Table 7 shows the results of the GLS model for lower-middle-income countries, including control variables, and for a better fit of the model we apply fixed effects by country and by year to the group that includes all the variables and the one that does not include poverty. The results show that inequality and the homicide rate are negatively related and statistically significant at 0.1%. When including the urban population, the relationship remains the same, but its significance varies by 1%, since most people live in minimal conditions in these countries. Therefore, they do not have the feeling of disadvantage, so there are other factors causing homicides. These results are related to the study by Dias [66], where inequality has the opposite relationship with homicides and poverty has no significant relationship, a point in which it differs with the results of this study.

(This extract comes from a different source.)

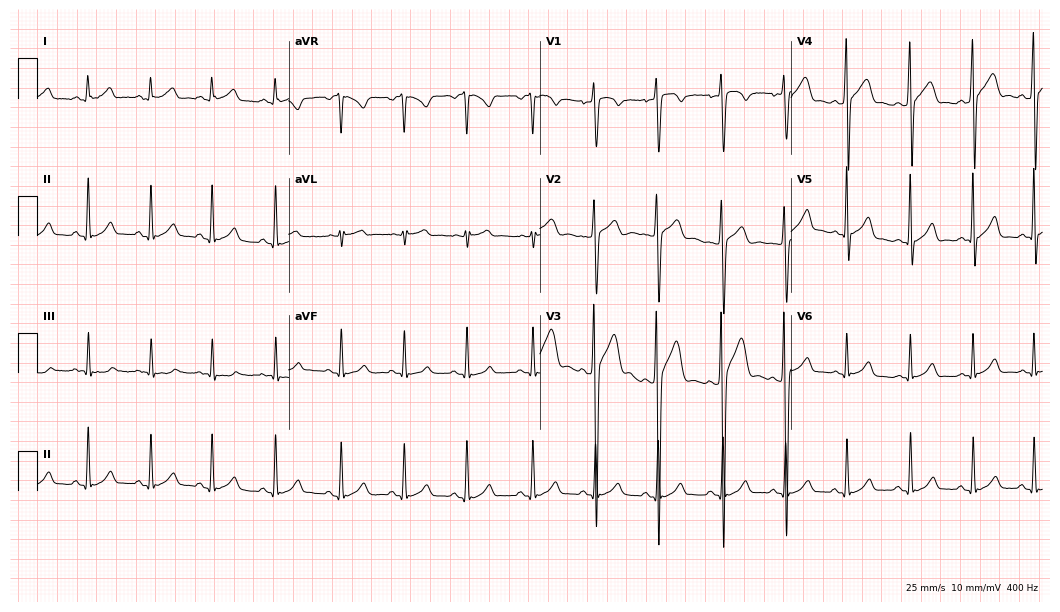
12-lead ECG from a male patient, 17 years old. Labelled as a normal ECG.

However, when the schooling rate is included, the relationship becomes positive, since, in these countries, access to education is limited and since they do not all have the resources to get education, those who benefit the most are upper-class families. According to Botello [16], an increase of one percentage point in the Gini predicts 4% on the homicide rate and 7% on the poverty rate.
In these countries, the schooling rate contributes to reducing the homicide rate, since people with higher academic training have a greater chance of obtaining a well-paid job. In addition, they acquire other methods of solving problems, thereby reducing homicides. This relationship is maintained even when poverty is included. This result is the opposite of that of a study for 51 nations that claims that cognitive achievement does not predict the homicide rate, nor do income inequality, GDP or poverty. The factors that predict homicides are: abandonment of children by their parents and teenage pregnancy [31].
However, the urban population has a positive effect on homicides if unemployment and schooling are considered. This occurs due to an increase in the population in cities, which leads to increased unemployment, the creation of slum areas, where people live in miserable conditions and makes them engage in criminal activities in order to satisfy their needs. These results are related to the theory of Wilson, Kelling and Skogan [67], in which they state that a disorganised and weak urban structure gives rise to the presence of gangs and activities related to vandalism. In addition, GDP per capita also has a positive effect when poverty and the schooling rate are considered, as does spending on security if schooling is considered.
Unemployment is not significant in the model for any group of countries. A study for Sweden finds that unemployment increases the risk of dying by suicide and some type of disease and not from causes related to homicides [68]. In the period 1940–1980 in the United States, unemployment also showed no significance in the homicide rate [69].
Next, to determine spatially the homicide factors in Latin America, Moran’s I was calculated and the spatial models were estimated later: SAR, SEM, SARMA and SDM for the inequality model and the homicide rate, including the control variables: urban population, GDP per capita, unemployment, spending on security, schooling and poverty rate.
An I value close to 1 indicates positive spatial autocorrelation and a value close to −1 indicates negative autocorrelation, but if the value is close to zero there is no spatial autocorrelation, that is, the values of the variables are independent of the location. Therefore, A value close to 1 indicates I positive spatial autocorrelation and a value close to −1 indicates a negative autocorrelation, but if the value is close to zero there is spatial autocorrelation values of the variables are independent of the location, so, the spatial models should not be applied. Table 8 below shows the results of Moran’s I.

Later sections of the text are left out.